2.3. If the Participant’s employment terminates in a Qualifying Termination, all Restricted Stock Units shall become 100% Vested upon the Qualifying Termination. “Qualifying Termination” means the Participant’s “separation from service” within the meaning of Treasury Regulation Section 1.409A-1(h) (“Separation from Service”) as a result of the Company’s termination of the Participant’s employment under circumstances not involving Cause, provided that the Participant signs an agreement and release satisfactory to the Company. “Cause” means, with respect to any employee of the Company or Subsidiary, (i) such employee’s failure to perform and discharge his or her duties and responsibilities for any reason other than death, Disability, or relocation by the Company by more than 75 miles, (ii) such employee’s engagement in an action or course of conduct that in the reasonable judgment of the Committee (A) constitutes fraud, embezzlement or theft, (B) violates the Company’s Code of Business Conduct or Code of Ethics as then in effect, (C) constitutes a crime, (D) violates any rule, regulation or law to which the Company or Subsidiary is subject, (E) is negligent, or (F) harms the Company or Subsidiary or either the Company or the Subsidiary’s reputation, (iii) the sanction or censure of such employee by any regulatory or administrative body (including without limitation federal, foreign, state and local), or (iv) such employee’s failure to maintain any license or registration required for the employee to perform the functions of the employee’s position.

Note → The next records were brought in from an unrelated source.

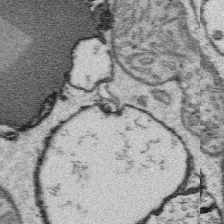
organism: Platynereis dumerilii
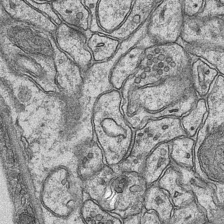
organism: Mouse
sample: CA1 Hippocampus
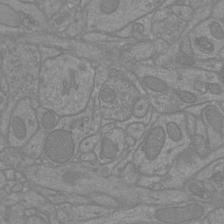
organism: Mouse
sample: Cortical neurons
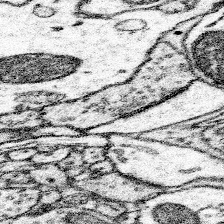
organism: Mouse
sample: Somatosensory cortex neuropil
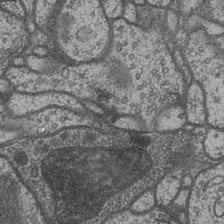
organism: Drosophila
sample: Optic medulla
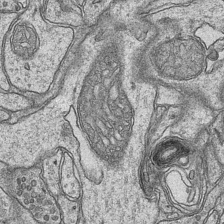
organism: Mouse
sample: CA1 Hippocampus
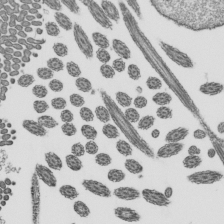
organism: Mouse
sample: Mouse epididymis efferent ductule cilia
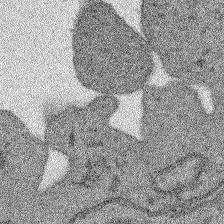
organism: Human
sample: HeLa cells
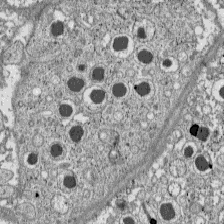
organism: C57BL Mouse
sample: Pancreatic islet
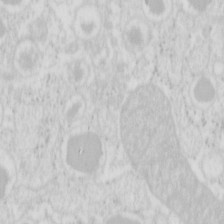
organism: Mouse
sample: Pancreas
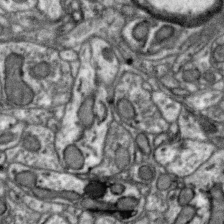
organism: Zebra finch
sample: Brain
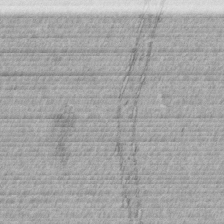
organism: C. elegans
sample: C. elegans embryo early stage
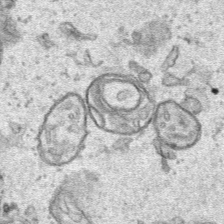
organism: Human
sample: Mitochondria in HCT116 cells
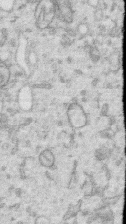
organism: Human
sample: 1205lu cells
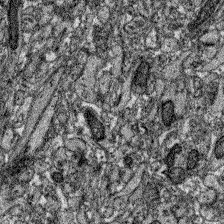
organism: Zebrafish
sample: Larval olfactory bulb
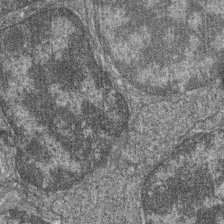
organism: Zebrafish
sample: Cilia; retinal pigment epithelium
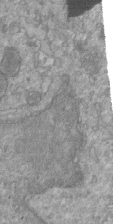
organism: Mouse
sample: ED-1 cell nuclei; centrioles
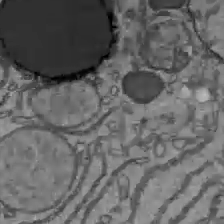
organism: C57BL Mouse
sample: Liver
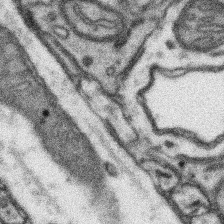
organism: Mouse
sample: Somatosensory cortex neuropil
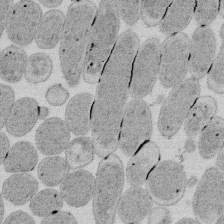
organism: E. coli
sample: Bacterial nucleoid
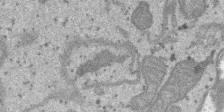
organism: Human
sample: Lung epithelial cells infected with SARS-CoV-2
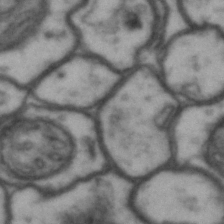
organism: Drosophila
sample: Brain
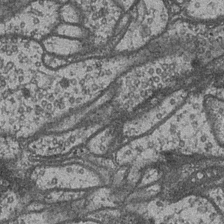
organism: Drosophila
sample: Optic medulla
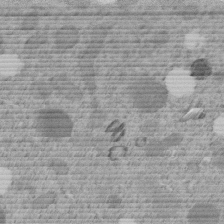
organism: C. elegans
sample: C. elegans embryo early stage
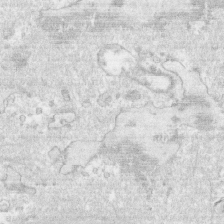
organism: Human
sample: CRL-1474
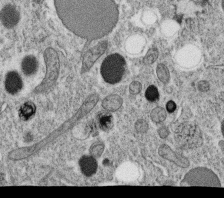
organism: C. elegans
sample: C. elegans oocyte; sperm cells
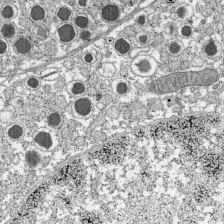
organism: C57BL Mouse
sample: Pancreatic islet
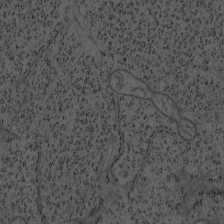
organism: Mouse
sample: OT-I killer T cells with ID8 ovarian cancer cells
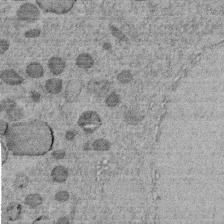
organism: C. elegans
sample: C. elegans embryo early stage
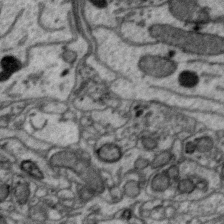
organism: Zebra finch
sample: Brain
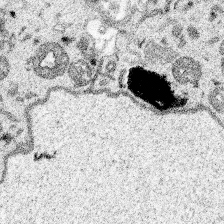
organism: Spongilla lacustris
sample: Multiple
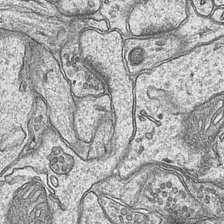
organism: Mouse
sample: CA1 Hippocampus
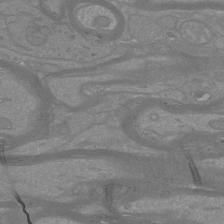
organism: Mouse
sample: Cortical neurons
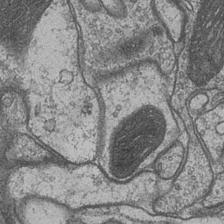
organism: Drosophila
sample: Optic medulla
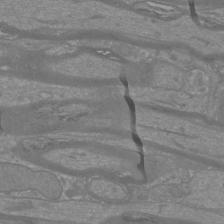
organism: Mouse
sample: Cortical neurons
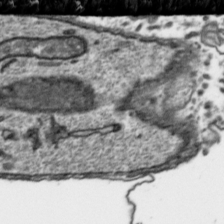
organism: Toxoplasma gondii
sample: Parasites in a vacuole inside a host cell
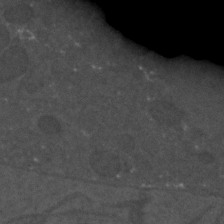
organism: C. elegans
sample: C. elegans embryo
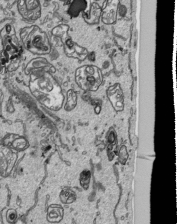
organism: Human
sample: Mitochondria in HCT116 cells
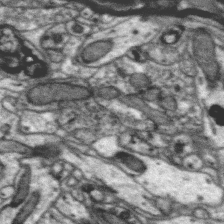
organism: Zebra finch
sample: Brain
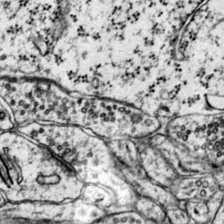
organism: Mouse
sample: Primary visual cortex
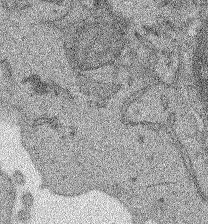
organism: Human
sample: HeLa cells
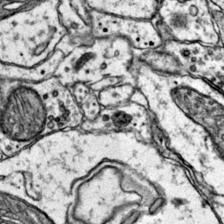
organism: Mouse
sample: Primary visual cortex
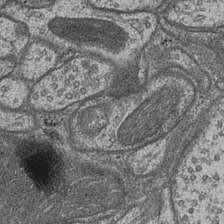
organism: Drosophila
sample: Optic medulla
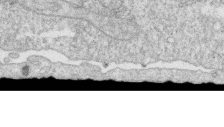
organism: Human
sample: HeLa cell HIV synapse
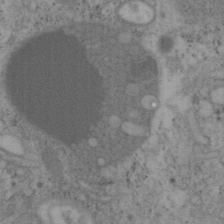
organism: Mouse
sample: OT-I killer T cells with ID8 ovarian cancer cells
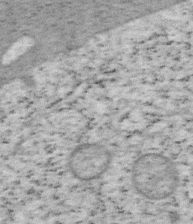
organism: Mouse
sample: OT-I killer T cells with ID8 ovarian cancer cells
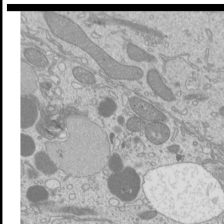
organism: Mouse
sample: Cilia; mouse epididymis
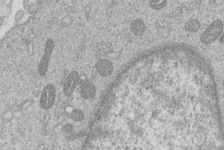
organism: Human
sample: Macrophage cells
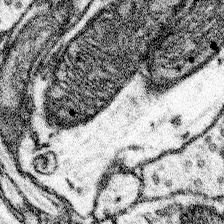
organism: Mouse
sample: Somatosensory cortex neuropil
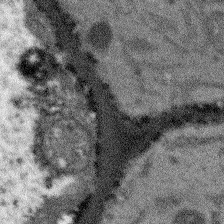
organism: Arabidopsis thaliana
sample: Root tip
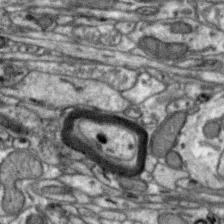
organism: Zebra finch
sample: Brain
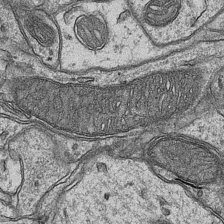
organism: Mouse
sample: CA1 Hippocampus
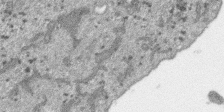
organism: Human
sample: Lung epithelial cells infected with SARS-CoV-2
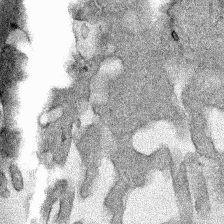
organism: Human
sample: Mitochondria in HCT116 cells
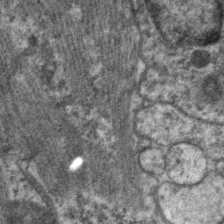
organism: C. elegans
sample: Pharynx
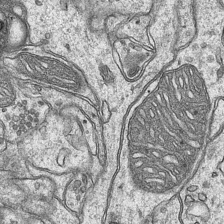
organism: Mouse
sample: CA1 Hippocampus
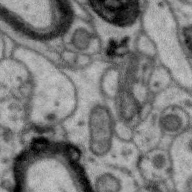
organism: Zebra finch
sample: Brain
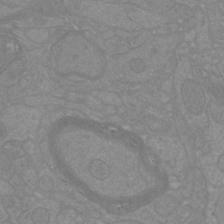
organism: Mouse
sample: Cortical neurons
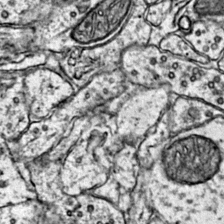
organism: Mouse
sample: Primary visual cortex
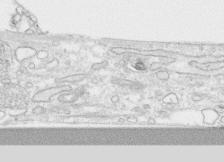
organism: Human
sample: CRL-1474
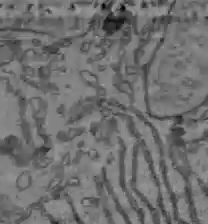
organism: C57BL Mouse
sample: Liver
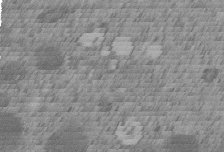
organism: C. elegans
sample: C. elegans embryo early stage
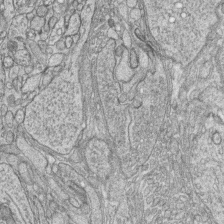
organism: Zebrafish
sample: synaptic ribbons in rod cells and cone cells
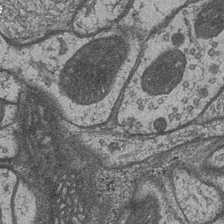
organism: Drosophila
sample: Optic medulla
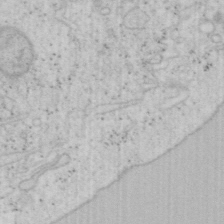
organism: Human
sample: HeLa cells
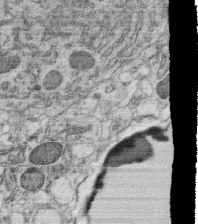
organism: C. elegans
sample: C. elegans oocyte; sperm cells
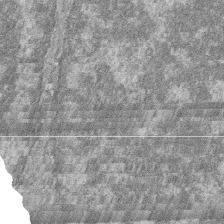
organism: Zebrafish
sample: Cilia; retinal pigment epithelium
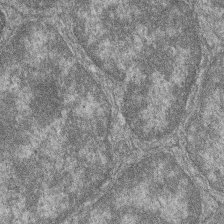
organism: Zebrafish
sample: Cilia; retinal pigment epithelium
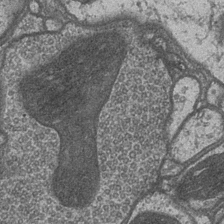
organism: Drosophila
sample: Optic medulla
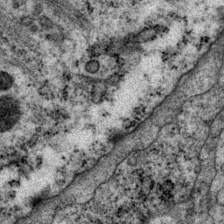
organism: P. pacificus
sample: Pharynx
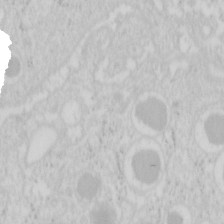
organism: Mouse
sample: Pancreas
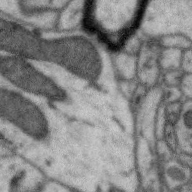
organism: Zebra finch
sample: Brain
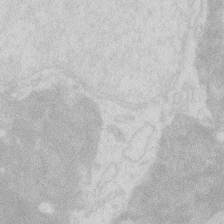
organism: Zebrafish
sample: Macrophage
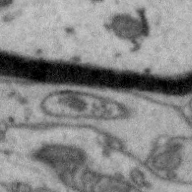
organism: Zebra finch
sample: Brain
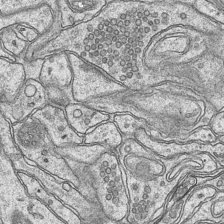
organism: Mouse
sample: CA1 Hippocampus
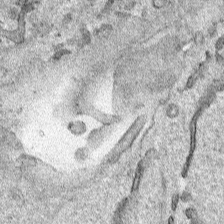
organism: Human
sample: Mitochondria in HCT116 cells
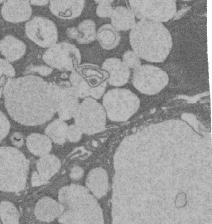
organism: Rat
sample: Salivary granule
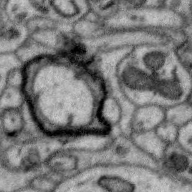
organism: Zebra finch
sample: Brain
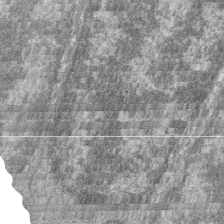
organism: Zebrafish
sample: Cilia; retinal pigment epithelium
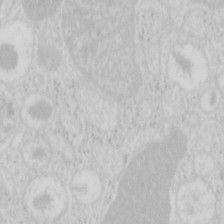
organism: Mouse
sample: Pancreas
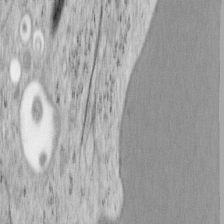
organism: Human
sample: HeLa cells
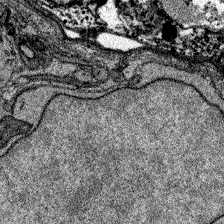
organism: Zebrafish
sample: Larval olfactory bulb
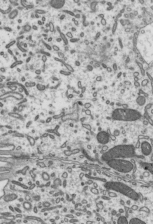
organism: Mouse
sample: Mouse epididymis efferent ductule cilia
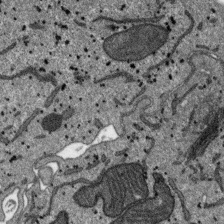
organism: Human
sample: Lung epithelial cells, uninfected (mock) control
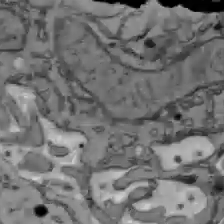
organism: C57BL Mouse
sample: Liver
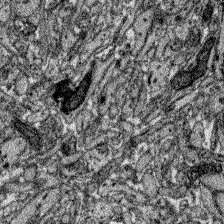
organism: Zebrafish
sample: Larval olfactory bulb
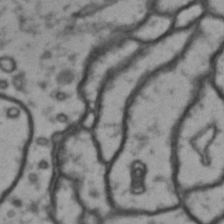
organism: Drosophila
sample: Brain
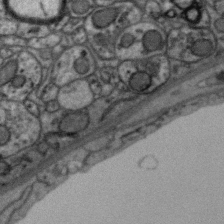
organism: Zebra finch
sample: Brain
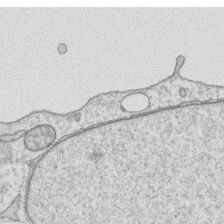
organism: Human
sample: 1205lu cells
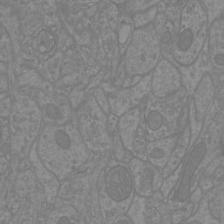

2.4. To the extent that the Company declares and pays any dividends (whether paid in cash, stock or property and including, for the avoidance of doubt, the Special Dividend contemplated by the Agreement and Plan of Merger entered into on October 7, 2020 by and among the Company, Morgan Stanley, and the other parties thereto) with respect to shares of Company Non-Voting Stock during the Restriction Period (such dividends, the “Accrued Dividends”), a dividend equivalent will be credited with respect to the Participant’s Award outstanding on the dividend record date and reinvested in the form of additional Restricted Stock Units. The additional number of Restricted Stock Units credited to the Participant as a result of this dividend reinvestment shall equal: (i) the cash dividend paid on one share of Company Non-Voting Stock, multiplied by (ii) the number of Restricted Stock Units subject to the Award on the applicable dividend record date; with the product of (i) and (ii), divided by the fair market value of a share of Company Non-Voting Stock on the dividend payment date, as determined by the Company in its sole discretion. The Company will credit the dividend equivalents when it pays the corresponding dividend on its Non-Voting Stock. The additional Restricted Stock Units credited to the Participant as a result of the reinvestment of dividend equivalents will vest at the same time as, and be subject to the same vesting and payment provisions set forth in this Agreement with respect to, the corresponding Restricted Stock Units, and references to “Restricted Stock Units” and “Award” in this Agreement shall include such additional Restricted Stock Units credited to the Participant as a result of the reinvestment of dividend equivalents described in this Section 2.4. The decision to pay a dividend and, if so, the amount of any such dividend, is determined by the Company in its sole discretion. No dividend equivalents will be paid to a Participant on any canceled Restricted Stock Units.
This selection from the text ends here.